Dataset items

........

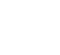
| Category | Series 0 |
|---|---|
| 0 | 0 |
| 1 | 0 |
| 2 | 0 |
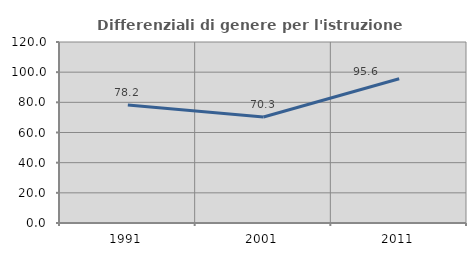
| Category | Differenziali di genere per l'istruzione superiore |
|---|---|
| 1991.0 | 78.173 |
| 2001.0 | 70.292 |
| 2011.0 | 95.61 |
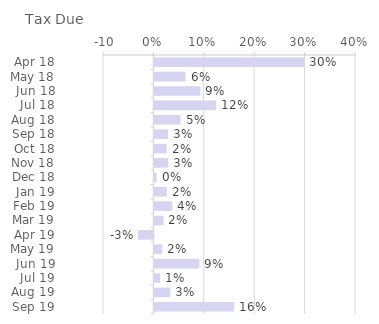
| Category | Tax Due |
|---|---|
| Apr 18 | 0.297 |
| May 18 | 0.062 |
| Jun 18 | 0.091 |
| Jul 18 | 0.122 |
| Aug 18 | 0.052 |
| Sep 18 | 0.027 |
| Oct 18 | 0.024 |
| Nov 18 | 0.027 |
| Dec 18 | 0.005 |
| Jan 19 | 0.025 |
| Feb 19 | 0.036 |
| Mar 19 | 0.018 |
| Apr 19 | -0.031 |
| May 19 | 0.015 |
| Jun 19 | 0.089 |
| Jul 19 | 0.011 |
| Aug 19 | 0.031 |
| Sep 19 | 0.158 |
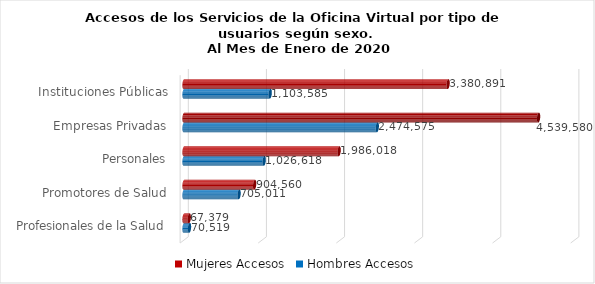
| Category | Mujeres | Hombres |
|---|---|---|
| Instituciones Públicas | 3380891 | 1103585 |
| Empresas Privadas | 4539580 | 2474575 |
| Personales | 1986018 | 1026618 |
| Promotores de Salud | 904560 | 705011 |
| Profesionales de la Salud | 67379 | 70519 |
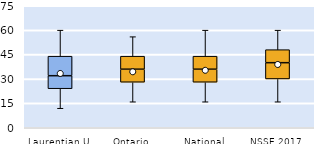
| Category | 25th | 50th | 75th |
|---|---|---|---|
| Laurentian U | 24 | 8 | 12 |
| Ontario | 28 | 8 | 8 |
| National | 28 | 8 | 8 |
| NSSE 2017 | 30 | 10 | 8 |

........

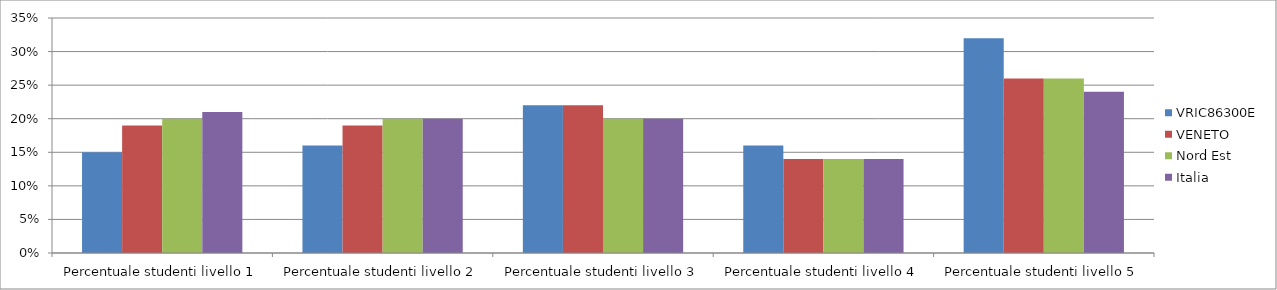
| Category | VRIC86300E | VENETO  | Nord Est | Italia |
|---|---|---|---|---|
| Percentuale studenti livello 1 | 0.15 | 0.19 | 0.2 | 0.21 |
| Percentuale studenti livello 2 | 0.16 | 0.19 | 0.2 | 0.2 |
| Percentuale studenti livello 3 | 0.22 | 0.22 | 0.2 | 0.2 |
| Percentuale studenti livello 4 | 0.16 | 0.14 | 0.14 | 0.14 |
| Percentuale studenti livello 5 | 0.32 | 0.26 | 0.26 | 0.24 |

........

▶ TASK REQUIREMENTS: Pictures do not belong in the answer. Return the lines above starting at the one with "19 | 0.158 |" and ending at the one with "30 | 10 | 8 |", both kept, exactly.

▶ SOLUTION TO THIS TASK:
| Sep 19 | 0.158 |
| Category | Mujeres | Hombres |
|---|---|---|
| Instituciones Públicas | 3380891 | 1103585 |
| Empresas Privadas | 4539580 | 2474575 |
| Personales | 1986018 | 1026618 |
| Promotores de Salud | 904560 | 705011 |
| Profesionales de la Salud | 67379 | 70519 |
| Category | 25th | 50th | 75th |
|---|---|---|---|
| Laurentian U | 24 | 8 | 12 |
| Ontario | 28 | 8 | 8 |
| National | 28 | 8 | 8 |
| NSSE 2017 | 30 | 10 | 8 |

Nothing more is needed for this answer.